In that context, reviewing code would be difficult, if not impossible, to do via email.

It is one advantage to mailpatch though. A lack of vendor lock-in means you can view the patch using whatever application you want. And there's room for a better mailpatch viewer, if anyone could be bothered to make one.

I'm guessing one disadvantage is the method of diff is hard-coded into the patch. It would be good to switch to word-diff, or ignore whitespace, but I'd imagine these could be applied as transformations on the generic format.

> I'm guessing one disadvantage is the method of diff is hard-coded into the patch. It would be good to switch to word-diff, or ignore whitespace, but I'd imagine these could be applied as transformations on the generic format.

The plugin I use in Thunderbird can switch between unified, context, and side-by-side diff views based on the same email. Adding the transformations you mentioned could be done.

But one limitation that email has over other review tools is the lack of ability to expand the view of the context within the client. The only way I could think of is to have git format-patch generate the diff with the entire context included and then have the client limit the display of that context. But that not have a reasonable fallback for those using clients that aren't capable or configured to do that.

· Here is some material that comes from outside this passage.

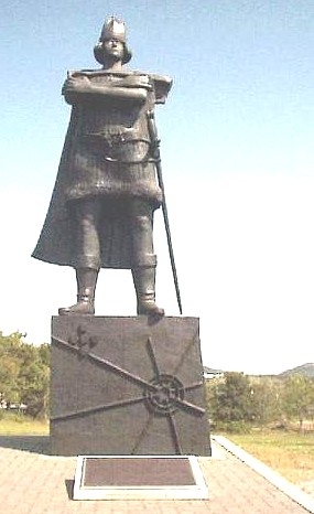 Descrição: Estátua do navegador Português Gaspar Corte-Real na Terra Nova ( St. John's – Newfoundland ) oferta do Estado Português. " Fonte/Créditos: Fotografias Imagens ilustrações do usuário registrado. (Não protegidos por copyright). Igualmente provenientes da minha Webpage " Les Photos du Grand-Lancy " " À la Découverte du Monde..." (Não protegidos por copyright). Licença: (Não protegidos por copyright). José Manuel CH--GE 16:56, 29 Outubro 2005 (UTC)

That should be an easy problem to fix:

Just send out email in HTML format with the code portions set to fixed width font and syntax highlighting already applied. Should display just fine in GMail.

> Just send out email in HTML format with the code portions set to fixed width font and syntax highlighting already applied

That won't work because people actually download those email messages and apply them to their local repository with the git am command and they also expect to be able to reply to the email inline when commenting on a patch. Also, for mail clients that don't support HTML rendering, it would be much more difficult to read or respond to an HTML email.